Les sourcils du Duc se froncèrent. L'éclair d'agacement fut bref, cependant, et il parla d'un ton désinvolte. « Tu devrais te montrer plus compréhensive. La Maîtresse ne se sent pas bien ces derniers temps. »

Le Duc détestait le chaos au sein de sa maison. Face aux disputes domestiques, soit il les ignorait, soit il tentait de les aplanir en surface. Tant que cela ne l'affectait pas ou ne faisait pas de la famille la risée de tous, peu lui importait combien les cours intérieures se chamaillaient.

La concubine Pan sourit, l'expression inchangée. « Je comprends. Ce n'est pas facile pour la Maîtresse non plus. »

« C'est bien que tu le voies ainsi. La prochaine fois, évite l'heure où elle prend son remède avant d'envoyer quelqu'un cuisiner. Viens, bois encore quelques coupes avec moi. »
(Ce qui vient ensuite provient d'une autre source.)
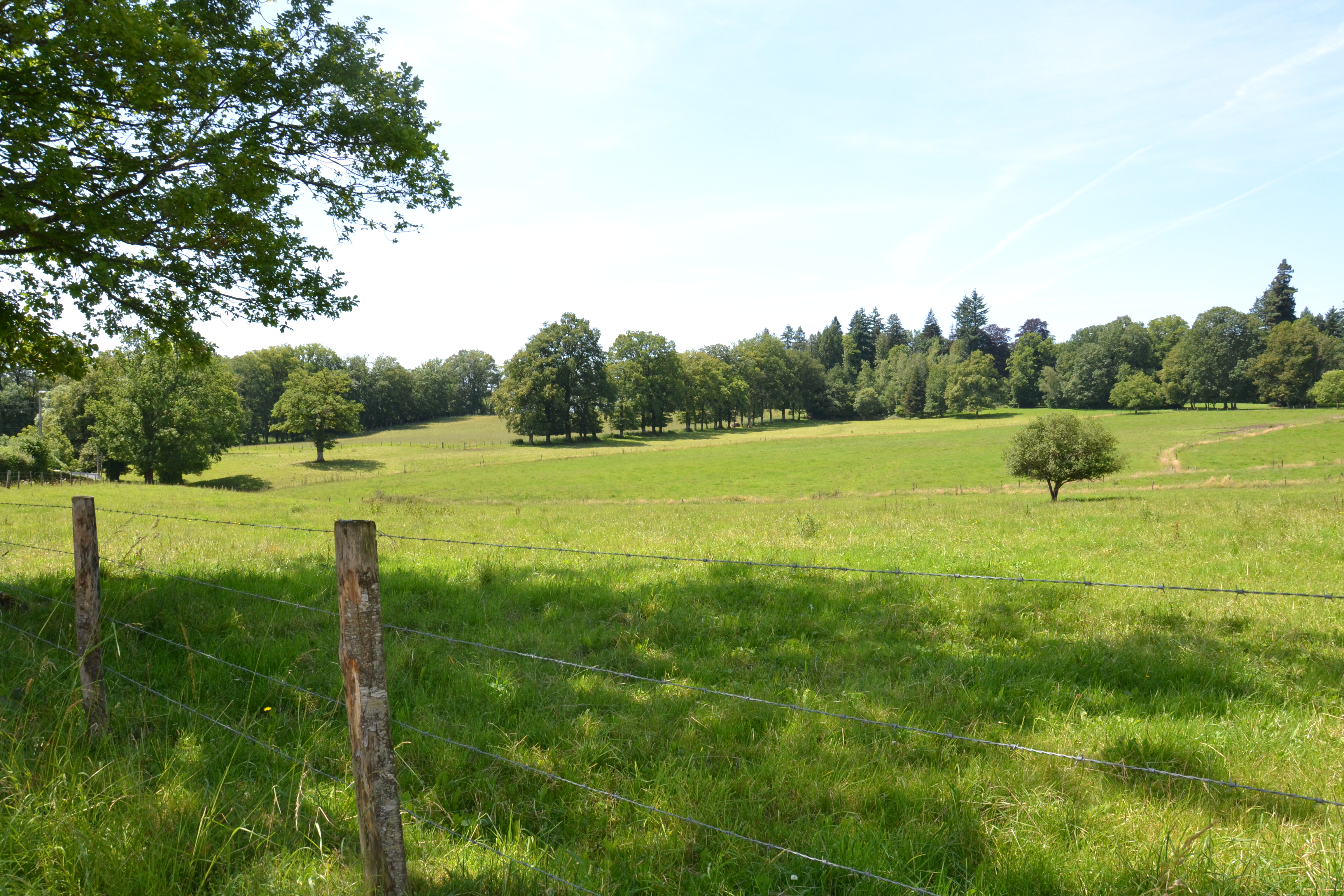 Un paysage de semi-bocage en Limousin (ici près de Landouge, commune de Limoges, Haute-Vienne), appelé dans cette région "campagne-parc".

Après un pot de vin, tous deux ressentaient les effets de l'alcool. La concubine Pan envoya une servante en chauffer un autre.

Quand le son du claquoir du veilleur de nuit dériva au loin, Xu Jingyang pratiquait encore sa calligraphie.

Zhuying entra pour moucher les mèches des bougies. « Demoiselle aînée, il est minuit. »

À cet instant, un cri à l'aide perçant et déchirant retentit dans la nuit noire. Bien qu'il vînt de loin, le désespoir de la voix était terrifiant.

Zhuying se prit la poitrine et alla à la porte. « Qui crie en pleine nuit ? C'est effrayant. »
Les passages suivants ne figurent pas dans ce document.